Recensiamo



“Il mare è sempre lì che ti guarda”  
di Emiliana Erriquez



·         E-book
·         Dimensioni file: 650 KB
·         Lunghezza stampa: 255
·         Venduto da: Amazon Media EU S.à r.l.
·         Lingua: Italiano

Dal prologo

Certi momenti si ricordano bene, sono indelebili. Altri si perdono nel tempo e anche sforzandoci non riusciremo mai a riportarli alla memoria. E poi ci sono quei momenti che segnano un passaggio da una fase all’altra della vita, esiste un prima e un dopo…

Trama

Barbara e Chiara sono cresciute insieme, si conoscono dall’età di sei anni. Stessa scuola, stesse avventure, stessi problemi adolescenziali.

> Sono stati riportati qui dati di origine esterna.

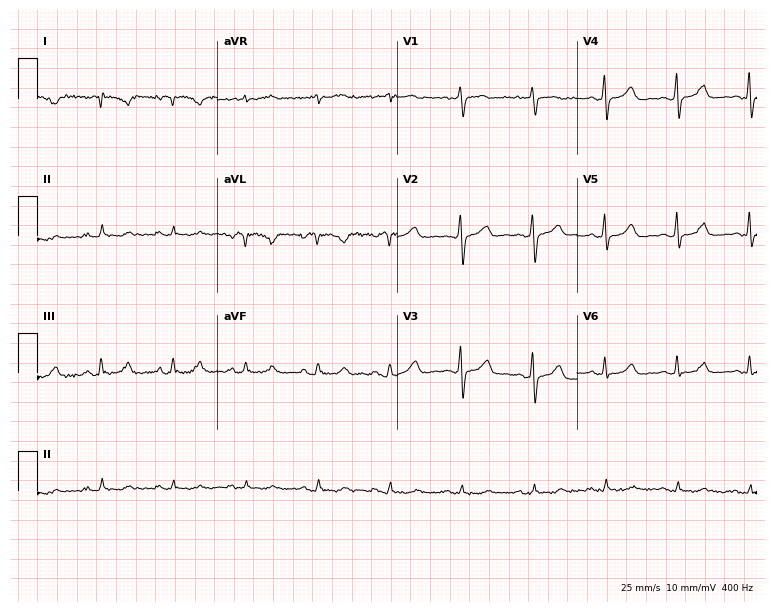
Standard 12-lead ECG recorded from a female patient, 54 years old. None of these six findings is recorded: first-degree AV block, right bundle branch block (RBBB), left bundle branch block (LBBB), sinus bradycardia, atrial fibrillation (AF), sinus tachycardia. Only these six findings were labelled.

Fino a quando Barbara non incontra Andrea, un uomo più grande che ha un tale ascendente su di lei da allontanarla dalla sua migliore amica. Dopo mesi Barbara e Chiara si rivedono e comprendono gli errori commessi, promettendosi tacitamente di non separarsi mai più. Sullo sfondo della campagna pugliese, in una incantevole Ostuni con il suo mare azzurro e le sue spiagge affollate, le due ragazze diventano insieme donne, si ritrovano sposate, Chiara persino in attesa del suo primo figlio. 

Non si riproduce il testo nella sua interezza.